Forum “Partecipazione incisiva” – Intervista a Raffaele Delvecchio

Delvecchio

Ci parli di lei…

Ho studiato diritto del lavoro con G. Giugni, con il quale mi sono laureato nel 1971; ho fatto parte del Gruppo di studio C.N.R., da lui diretto,  sulle prassi aziendali, i cui risultati sono stati pubblicati da G. Veneto, ”Contrattazione e prassi nei rapporti di lavoro”, Il Mulino, 1974; sono stato borsista della Fondazione  G. Pastore, sotto la direzione di M. Romani e V. Saba. Dal 1975 al 2013 ho lavorato come sindacalista d’impresa presso Olivetti, Confindustria, Enel, Rai, Assotelecomunicazioni, Enel, Assoelettrica: ho riassunto gli esiti di una parte di questa esperienza in Delvecchio, “La contrattazione aziendale, esperienze in Olivetti 1975-1995”, Bruno Mondadori, 2008. Ho insegnato a contratto presso le Università di Firenze , Luiss e Roma 3, presso cui tuttora insegno Storia del lavoro e delle relazioni industriali.

Il suo punto di vista sulla democrazia in azienda? 

Punto di partenza o punto d’arrivo? Un precedente interlocutore ha fatto correttamente riferimento al significato concreto del termine tedesco stimme (voce); senza alcuna pretesa scientifica, conviene ricordare il significato astratto (stimmung/spirito): l’unione delle due parole porta a comprendere il significato del verbo stimmen (accordare, anche nel senso del lessico musicale, quello che probabilmente ha ispirato C.A. Ciampi nel conio di concertazione); si capisce così perché la contrattazione sia stata intesa come prima e compiuta forma di partecipazione.  La partecipazione, per me, non è causa ma effetto di una attitudine stabilizzatrice di entrambe le parti: in questo senso è un punto di arrivo. I tanti anni passati a discutere (dai tempi della proposta Morandi del 1946) spingono i favorevoli a chiedere di imboccarne la strada con maggiore incisività. Le obiezioni che sono state rivolte nel tempo sono riassumibili nel timore di “un’eutanasia delle tensioni classiste” (P.Craveri) e la percezione della borghesia produttiva a vedersi ridotta nel mero “esercizio delle sue capacità professionali” (G. Baglioni). Se teniamo in considerazione questi poli dialettici, e la progressiva maturazione delle parti sociali nella presa di coscienza di pervenire a modelli partecipativi  , e si vuole usare il forcipe della legge, dobbiamo innanzitutto capire come armonizzare contrattazione e partecipazione ed evitare di impostare le norme in termini di potere e contro- potere.
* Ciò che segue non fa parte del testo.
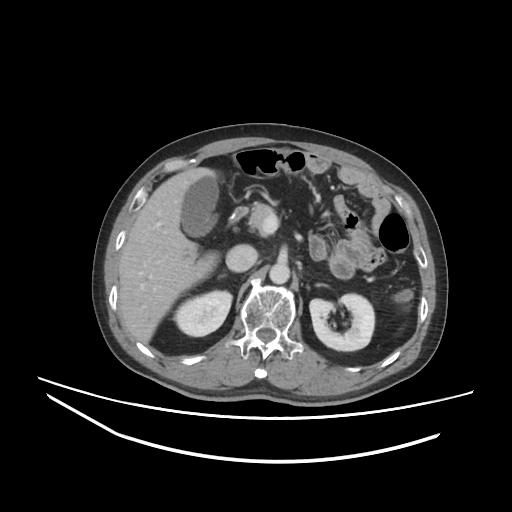
Abdominal CT; Axial slice 66/128
Boxes: x1:y1:x2:y2 in pixels.
right kidney: 173:290:232:336
left kidney: 309:294:374:350
gall bladder: 181:176:218:236
liver: 118:167:218:343
aorta: 269:262:289:283
inferior vena cava: 226:244:257:272
pancreas: 248:203:273:229
duodenum: 235:207:247:219
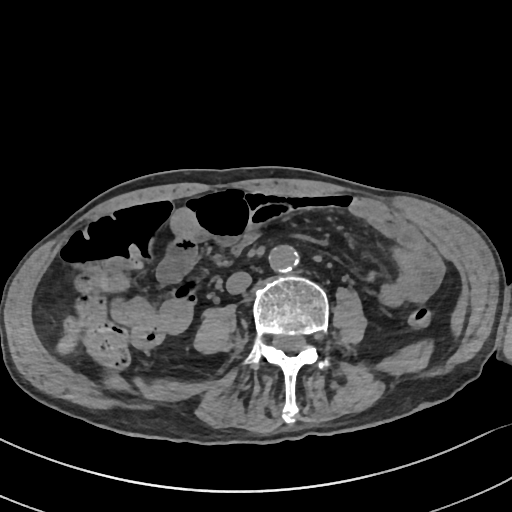

Abdominal CT — Axial slice 98/208 — soft-tissue window — acquired on SOMATOM Force
Boxes: x1:y1:x2:y2 in pixels.
Organ bounding boxes:
- inferior vena cava: 226:271:251:293
- aorta: 267:245:297:271
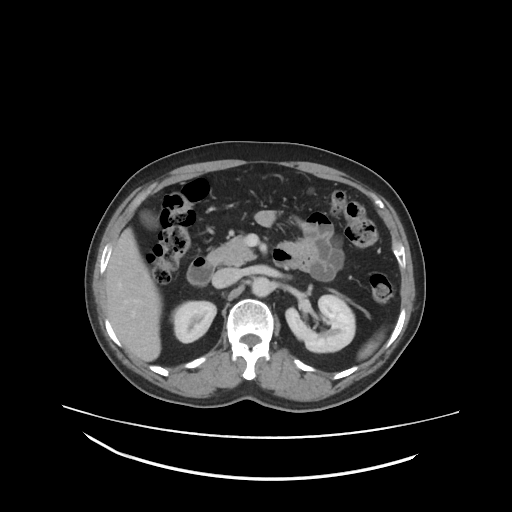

Quali strategie ritiene prioritarie nel contesto italiano e quali i vantaggi socio-economici di una maggior partecipazione dei lavoratori nella creazione e distribuzione meritocratica del valore aziendale?

Quel che ho detto nella seconda risposta riguarda anche la risposta concernente gli strumenti retributivi (volutamente al plurale) evocati nella domanda. Sono necessari più istituti, individuali e collettivi, correlati con la produttività e con la redditività (quindi in questo modo elenco almeno quattro tipi), che riflettono la relazione del lavoratore con i colleghi (il rapporto  verticale, capo/subordinato, è meno complicato e decisivo di quello orizzontale specialmente per le nuove leve). Prima distinguere e poi unire: è preferibile cioè, non disporre di un istituto retributivo onnicomprensivo, ma di considerare la retribuzione come un insieme di tanti spicchi, ciascuno con la propria funzione.